INPUT DATA:
┌──

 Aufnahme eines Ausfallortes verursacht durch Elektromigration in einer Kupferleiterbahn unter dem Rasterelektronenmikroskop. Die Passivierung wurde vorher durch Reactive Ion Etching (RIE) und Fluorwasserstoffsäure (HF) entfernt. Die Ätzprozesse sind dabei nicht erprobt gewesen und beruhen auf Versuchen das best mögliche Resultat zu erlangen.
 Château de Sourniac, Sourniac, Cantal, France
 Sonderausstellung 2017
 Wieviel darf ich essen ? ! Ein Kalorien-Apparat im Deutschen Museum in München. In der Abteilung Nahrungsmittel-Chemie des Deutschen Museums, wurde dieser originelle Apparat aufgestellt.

└──
┌──

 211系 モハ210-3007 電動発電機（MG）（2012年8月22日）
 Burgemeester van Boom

└──

Using the entries above, repeat only the lines from the one containing "Château de Sourniac, Sourniac, Cantal, France" through the one containing "Wieviel darf ich", end lines included.

 Château de Sourniac, Sourniac, Cantal, France
 Sonderausstellung 2017
 Wieviel darf ich essen ? ! Ein Kalorien-Apparat im Deutschen Museum in München. In der Abteilung Nahrungsmittel-Chemie des Deutschen Museums, wurde dieser originelle Apparat aufgestellt.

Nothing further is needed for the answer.